The Radar Server was designed using object-oriented analysis and design techniques described in Object-Oriented Modeling and Design by Rumbaugh, Blaha, Premerlani, Eddy, and Lorensen. The major classes that resulted from the analysis, and the event traces that show interaction between classes are discussed below.
Some of the major classes are:
- RadarServerClient: a subclass of the RadarServer class. Responsible for processing all IPC messages the Radar Server receives. Maintains a list of wfoApi processes that have registered.
- RadarStatus: maintains current state of a radar RPG. Radar ID, radar name, connection status, current operational mode, current volume coverage pattern, current RPS list, current One-Time Request list, current Alert Request list.
- ProductRequestList: provides functions for creating a list of products to request from the RPG. Sends the list to a specified target. Writes the list to disk in editable ASCII format, reads list from disk. Send to multiple radars.
- CurrentRpsList: subclass of ProductRequestList. List of products that have been requested from the RPG. Replaces the current list with a default list from disk, or with a list received from a workstation. Formats the list for sending to an RPG, and sends the formatted list to a specified wfoApi process.

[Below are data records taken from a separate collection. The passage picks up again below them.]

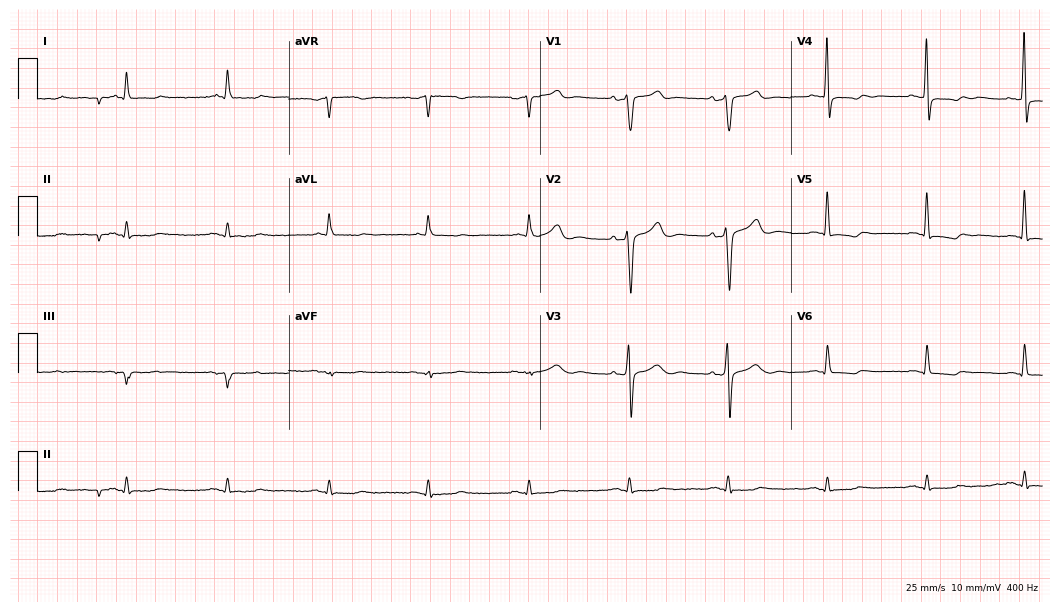
12-lead ECG from a man, 74 years old. No first-degree AV block, right bundle branch block (RBBB), left bundle branch block (LBBB), sinus bradycardia, atrial fibrillation (AF) or sinus tachycardia recorded for this tracing. Findings outside these six are not listed.
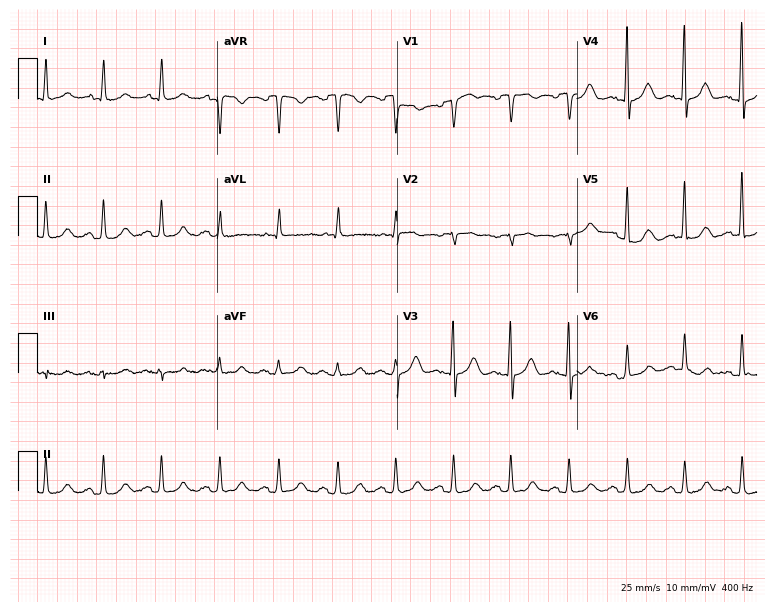
ECG (7.3-second recording at 400 Hz) — a female patient, 61 years old. Findings include sinus tachycardia (a sinus rate of 100 beats per minute or more).
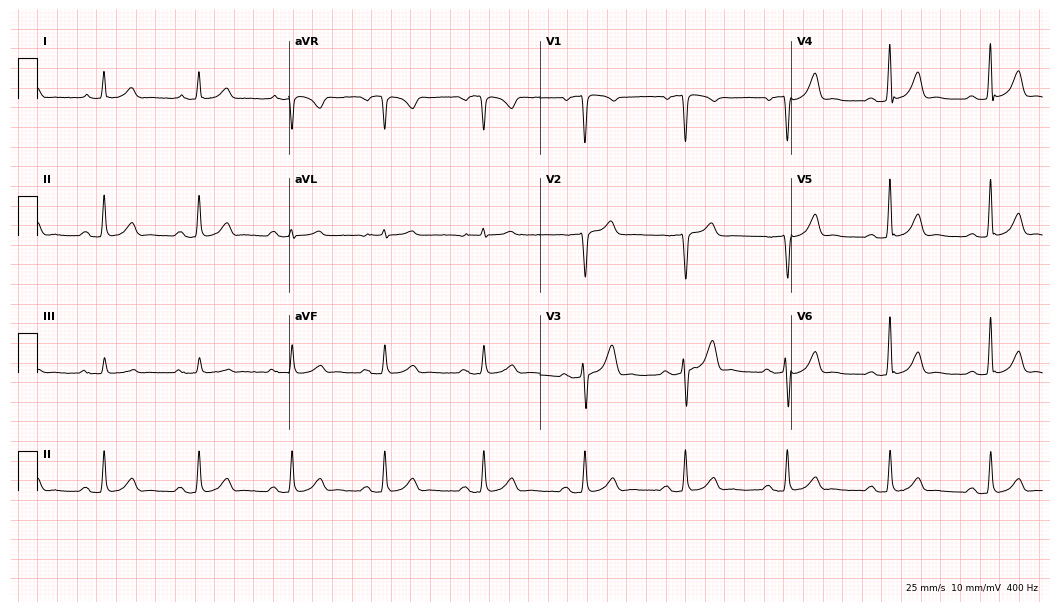
Electrocardiogram (10.2-second recording at 400 Hz), a male, 70 years old. Of the six screened findings (first-degree AV block, right bundle branch block, left bundle branch block, sinus bradycardia, atrial fibrillation, sinus tachycardia), none is recorded.
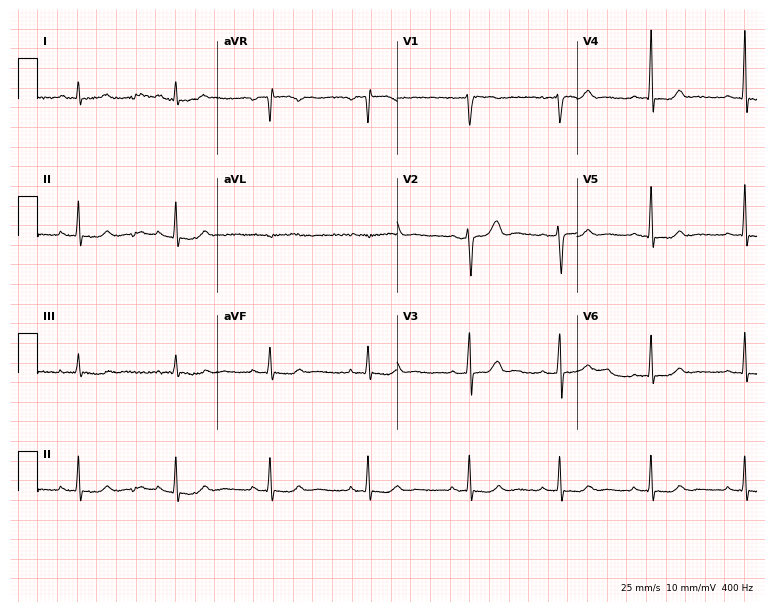
Electrocardiogram (7.3-second recording at 400 Hz), a female patient, 39 years old. Of the six screened findings (first-degree AV block, right bundle branch block, left bundle branch block, sinus bradycardia, atrial fibrillation, sinus tachycardia), none is recorded. Other findings, if any, are not listed.
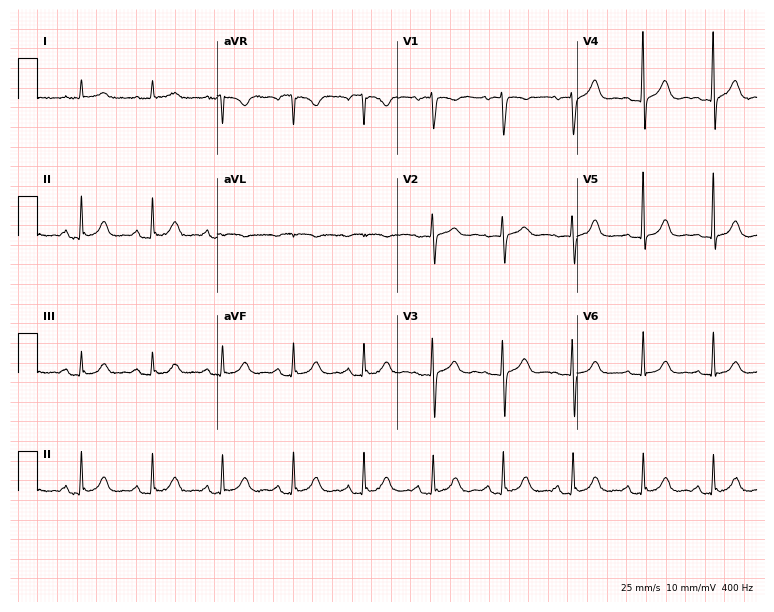
Resting 12-lead electrocardiogram. Patient: an 80-year-old female. Read as a normal ECG.
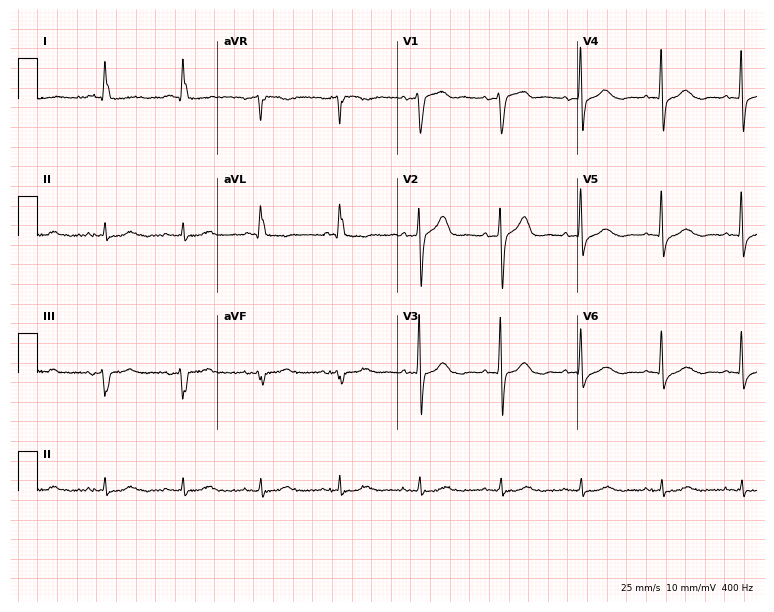
12-lead ECG (7.3-second recording at 400 Hz) from a 67-year-old male. Screened for six findings — first-degree AV block, right bundle branch block (RBBB), left bundle branch block (LBBB), sinus bradycardia, atrial fibrillation (AF), sinus tachycardia — none is recorded.
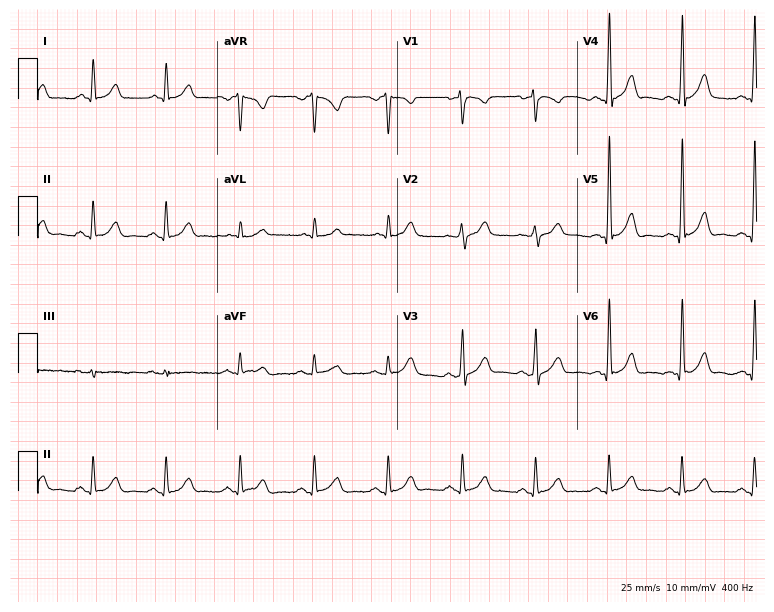
Standard 12-lead ECG recorded from a 53-year-old male (7.3-second recording at 400 Hz). Read as a normal ECG.
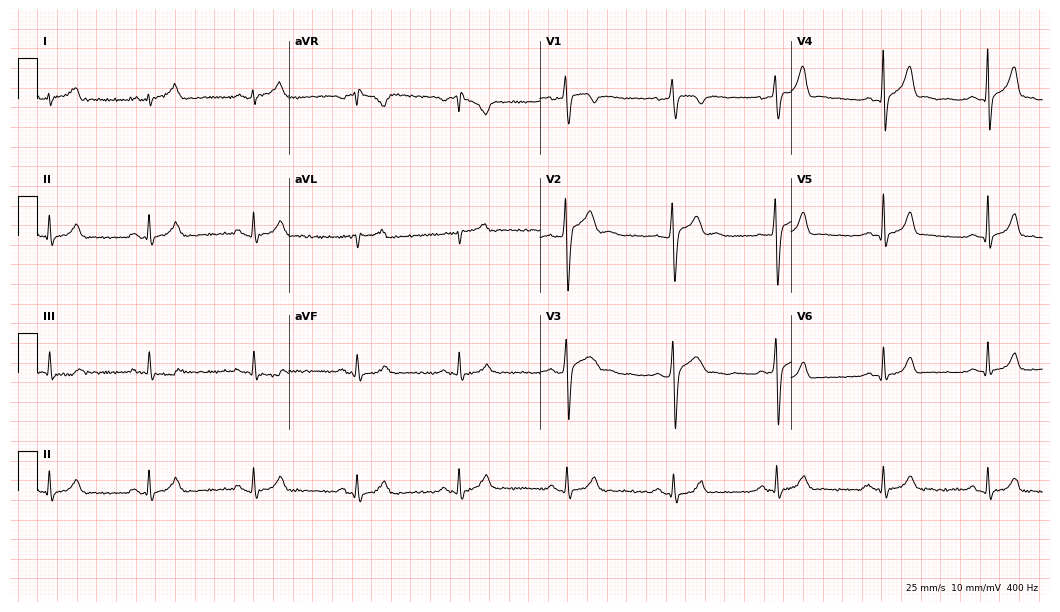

- OneTimeReqList: subclass of ProductRequestList. List of one-time requests that have been sent to the RPG.
- AlertRequest: handles the receipt of an Alert request from the workstation.
The Radar Server takes action in response to receiving an IPC message from either a wfoApi process or a workstation process. The messages received from the wfoApi processes and the subsequent actions are listed here:
- Registration message received: RadarServerClient adds RadarStatus object to list of registered wfoApi processes.
- Connection up message received: CurrentRpsList reads current RPS list from disk, and sends list to the wfoApi process. RadarStatus sends "connection up" notification to workstations.
- Connection down message received: RadarStatus removes the OneTimeReqList and sends a "connection down" notification to the workstation.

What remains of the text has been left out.